• Problem to solve: What is the number of lines below that contain the word "Incidenza"? Respond with that number alone.

[Records drawn from a dataset]
---+---

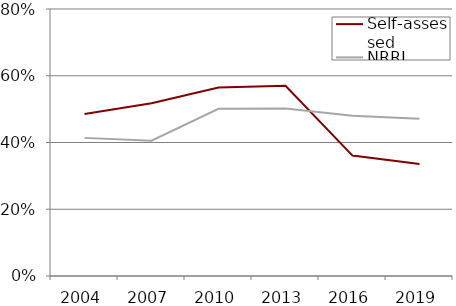
| Category | Self-assessed | NRRI |
|---|---|---|
| 2004.0 | 0.485 | 0.414 |
| 2007.0 | 0.518 | 0.405 |
| 2010.0 | 0.565 | 0.501 |
| 2013.0 | 0.57 | 0.502 |
| 2016.0 | 0.361 | 0.48 |
| 2019.0 | 0.335 | 0.471 |
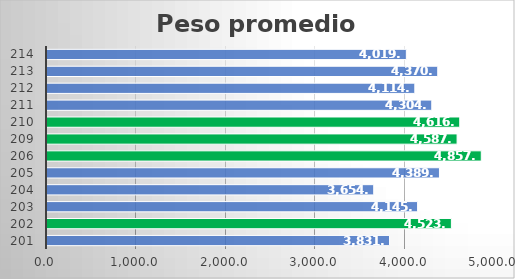
| Category | 15-05-22 |
|---|---|
| 201 | 3831.457 |
| 202 | 4523.507 |
| 203 | 4145.281 |
| 204 | 3654.745 |
| 205 | 4389.903 |
| 206 | 4857.899 |
| 209 | 4587.042 |
| 210 | 4616.787 |
| 211 | 4303.98 |
| 212 | 4114.372 |
| 213 | 4370.67 |
| 214 | 4019.835 |
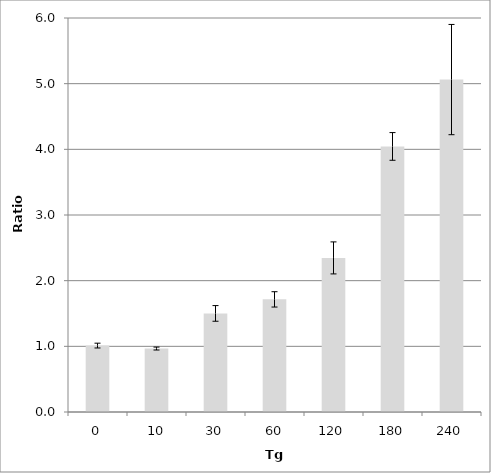
| Category | Series 0 |
|---|---|
| 0.0 | 1.011 |
| 10.0 | 0.966 |
| 30.0 | 1.501 |
| 60.0 | 1.715 |
| 120.0 | 2.347 |
| 180.0 | 4.044 |
| 240.0 | 5.062 |
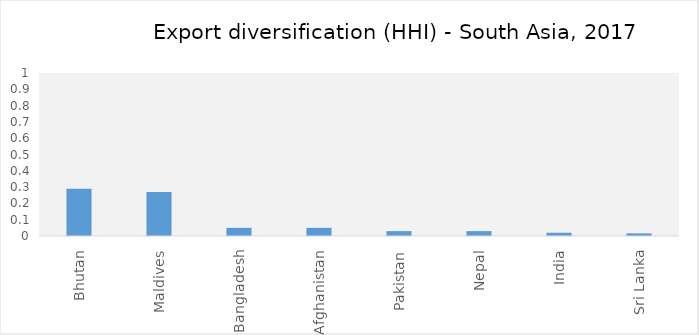
| Category | Series 0 |
|---|---|
| Bhutan | 0.29 |
| Maldives | 0.27 |
| Bangladesh | 0.05 |
| Afghanistan | 0.05 |
| Pakistan | 0.03 |
| Nepal | 0.03 |
| India | 0.02 |
| Sri Lanka | 0.016 |
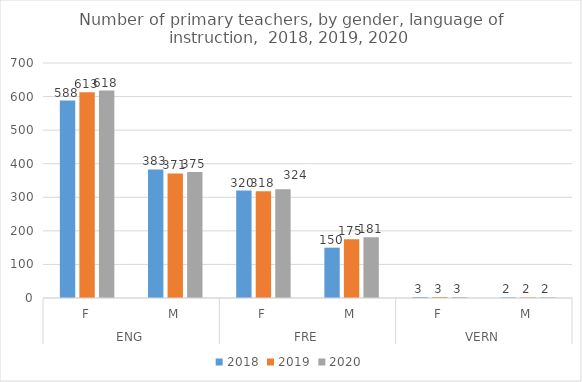
| Category | 2018 | 2019 | 2020 |
|---|---|---|---|
| 0 | 588 | 613 | 618 |
| 1 | 383 | 371 | 375 |
| 2 | 320 | 318 | 324 |
| 3 | 150 | 175 | 181 |
| 4 | 3 | 3 | 3 |
| 5 | 2 | 2 | 2 |
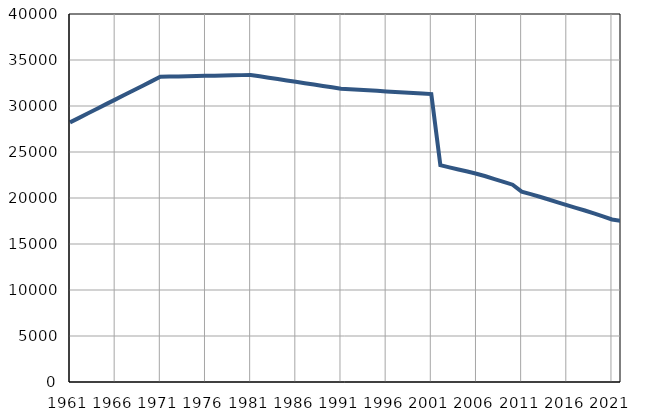
| Category | Population
size |
|---|---|
| 1961.0 | 28217 |
| 1962.0 | 28713 |
| 1963.0 | 29208 |
| 1964.0 | 29705 |
| 1965.0 | 30200 |
| 1966.0 | 30695 |
| 1967.0 | 31191 |
| 1968.0 | 31686 |
| 1969.0 | 32182 |
| 1970.0 | 32677 |
| 1971.0 | 33173 |
| 1972.0 | 33193 |
| 1973.0 | 33214 |
| 1974.0 | 33234 |
| 1975.0 | 33254 |
| 1976.0 | 33275 |
| 1977.0 | 33295 |
| 1978.0 | 33315 |
| 1979.0 | 33335 |
| 1980.0 | 33356 |
| 1981.0 | 33376 |
| 1982.0 | 33227 |
| 1983.0 | 33077 |
| 1984.0 | 32928 |
| 1985.0 | 32778 |
| 1986.0 | 32629 |
| 1987.0 | 32479 |
| 1988.0 | 32330 |
| 1989.0 | 32180 |
| 1990.0 | 32031 |
| 1991.0 | 31881 |
| 1992.0 | 31822 |
| 1993.0 | 31763 |
| 1994.0 | 31704 |
| 1995.0 | 31646 |
| 1996.0 | 31586 |
| 1997.0 | 31527 |
| 1998.0 | 31469 |
| 1999.0 | 31410 |
| 2000.0 | 31351 |
| 2001.0 | 31292 |
| 2002.0 | 23574 |
| 2003.0 | 23331 |
| 2004.0 | 23097 |
| 2005.0 | 22873 |
| 2006.0 | 22640 |
| 2007.0 | 22364 |
| 2008.0 | 22055 |
| 2009.0 | 21757 |
| 2010.0 | 21445 |
| 2011.0 | 20691 |
| 2012.0 | 20416 |
| 2013.0 | 20136 |
| 2014.0 | 19834 |
| 2015.0 | 19532 |
| 2016.0 | 19222 |
| 2017.0 | 18926 |
| 2018.0 | 18643 |
| 2019.0 | 18332 |
| 2020.0 | 18002 |
| 2021.0 | 17665 |
| 2022.0 | 17509 |
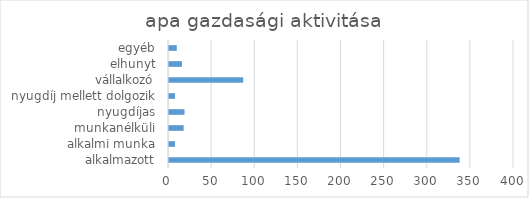
| Category | Series 0 |
|---|---|
| alkalmazott | 337 |
| alkalmi munka | 7 |
| munkanélküli | 17 |
| nyugdíjas | 18 |
| nyugdíj mellett dolgozik | 7 |
| vállalkozó | 86 |
| elhunyt | 15 |
| egyéb | 9 |
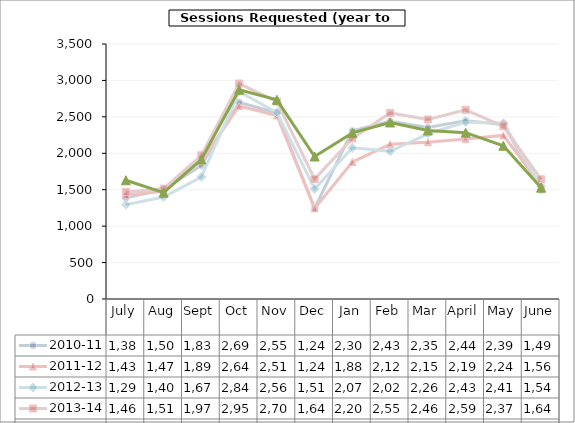
| Category | 2010-11 | 2011-12 | 2012-13 | 2013-14 | 2014-15 |
|---|---|---|---|---|---|
| July | 1388 | 1430 | 1295 | 1469 | 1630 |
| Aug | 1502 | 1479 | 1400 | 1514 | 1460 |
| Sept | 1832 | 1897 | 1675 | 1973 | 1916 |
| Oct | 2699 | 2649 | 2846 | 2957 | 2873 |
| Nov | 2553 | 2519 | 2560 | 2709 | 2734 |
| Dec | 1246 | 1244 | 1511 | 1646 | 1956 |
| Jan | 2308 | 1880 | 2075 | 2204 | 2280 |
| Feb | 2439 | 2124 | 2027 | 2554 | 2423 |
| Mar | 2354 | 2152 | 2267 | 2464 | 2313 |
| April | 2448 | 2197 | 2430 | 2597 | 2283 |
| May | 2396 | 2245 | 2414 | 2371 | 2103 |
| June | 1498 | 1561 | 1548 | 1643 | 1528 |
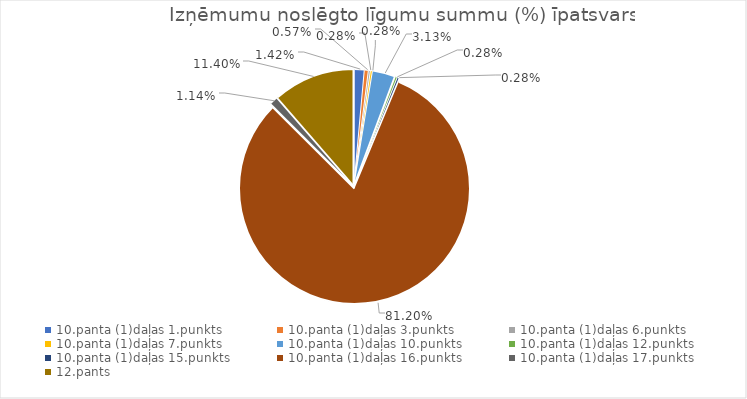
| Category | Īpatsvars (%) |
|---|---|
| 10.panta (1)daļas 1.punkts | 0.014 |
| 10.panta (1)daļas 3.punkts | 0.006 |
| 10.panta (1)daļas 6.punkts | 0.003 |
| 10.panta (1)daļas 7.punkts | 0.003 |
| 10.panta (1)daļas 10.punkts | 0.031 |
| 10.panta (1)daļas 12.punkts | 0.003 |
| 10.panta (1)daļas 15.punkts | 0.003 |
| 10.panta (1)daļas 16.punkts | 0.812 |
| 10.panta (1)daļas 17.punkts | 0.011 |
| 12.pants | 0.114 |
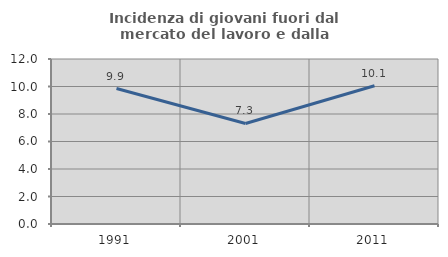
| Category | Incidenza di giovani fuori dal mercato del lavoro e dalla formazione  |
|---|---|
| 1991.0 | 9.851 |
| 2001.0 | 7.313 |
| 2011.0 | 10.053 |
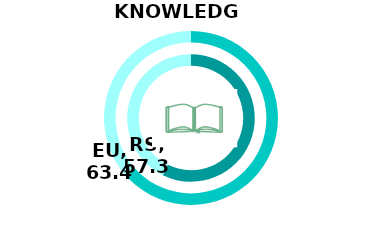
| Category | RS | Series 1 | EU |
|---|---|---|---|
| Index | 57.3 |  | 63.4 |
| Rest | 42.7 |  | 36.6 |
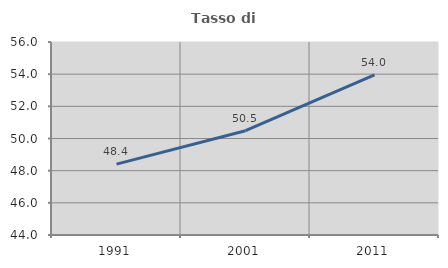
| Category | Tasso di occupazione   |
|---|---|
| 1991.0 | 48.41 |
| 2001.0 | 50.483 |
| 2011.0 | 53.953 |
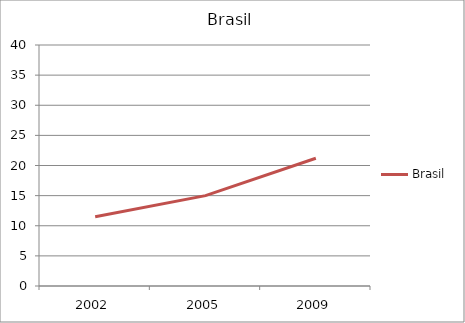
| Category | Brasil |
|---|---|
| 2002.0 | 11.5 |
| 2005.0 | 15 |
| 2009.0 | 21.2 |
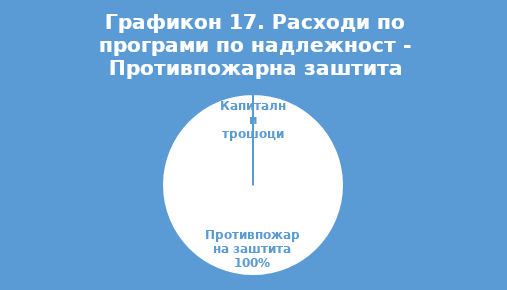
| Category | Структура |
|---|---|
| Противпожарна заштита | 100 |
| Капитални трошоци | 0 |
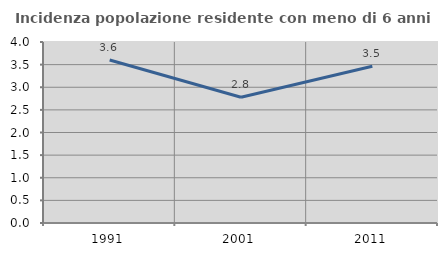
| Category | Incidenza popolazione residente con meno di 6 anni |
|---|---|
| 1991.0 | 3.603 |
| 2001.0 | 2.78 |
| 2011.0 | 3.465 |
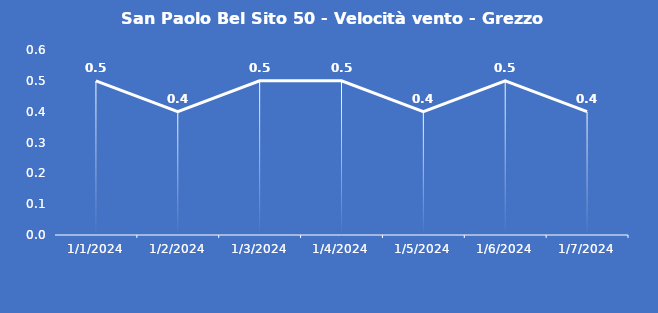
| Category | San Paolo Bel Sito 50 - Velocità vento - Grezzo (m/s) |
|---|---|
| 1/1/24 | 0.5 |
| 1/2/24 | 0.4 |
| 1/3/24 | 0.5 |
| 1/4/24 | 0.5 |
| 1/5/24 | 0.4 |
| 1/6/24 | 0.5 |
| 1/7/24 | 0.4 |

---+---

• Answer space: 2